The battles will be boring to Abdelaziz if he defeated them sequentially one at a time, so he'll arrange tournament rounds in the following way:

1. All $N$ replicas are considered candidates.
2. Arrange the minimum number of complete tournaments possible such that every candidate is in exactly one tournament. Refer to the notes for details on complete tournaments.
3. The winners of the arranged tournaments are now the new candidates.
4. If there is $1$ candidate left, then that's the original Abdelaziz and he's done. Otherwise, go back to step 2.

Knowing some clones got eliminated by other clones, Abdelaziz wonders what fraction of the tournaments he was not in from all the tournaments done.

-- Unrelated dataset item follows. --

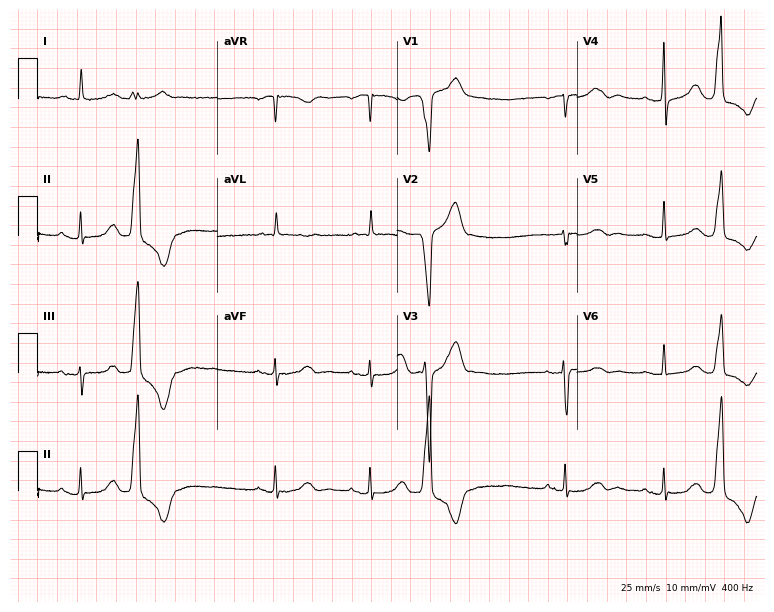
Electrocardiogram, a female patient, 73 years old. Overall reading on record: normal ECG.

The first line contains $T$ $(1 \le T \le 10^5)$ - the number of test cases.

Each of the next $T$ lines contains $N$ ($2\le N \le 10^{18}$) - The number of replicas including the original one.

Print two integers $A$ and $B$, separated by spaces and a forward slash /, such that the fraction of the tournaments that Abdelaziz was not in is $\frac{A}{B}$. The fraction has to be in the simplest form.

If there are no tournaments that Abdelaziz was not in, print 0 / 1.

Complete tournaments are tournaments in which everyone has an equal chance of winning; i.e. the number of matches to the final match is equal for everyone.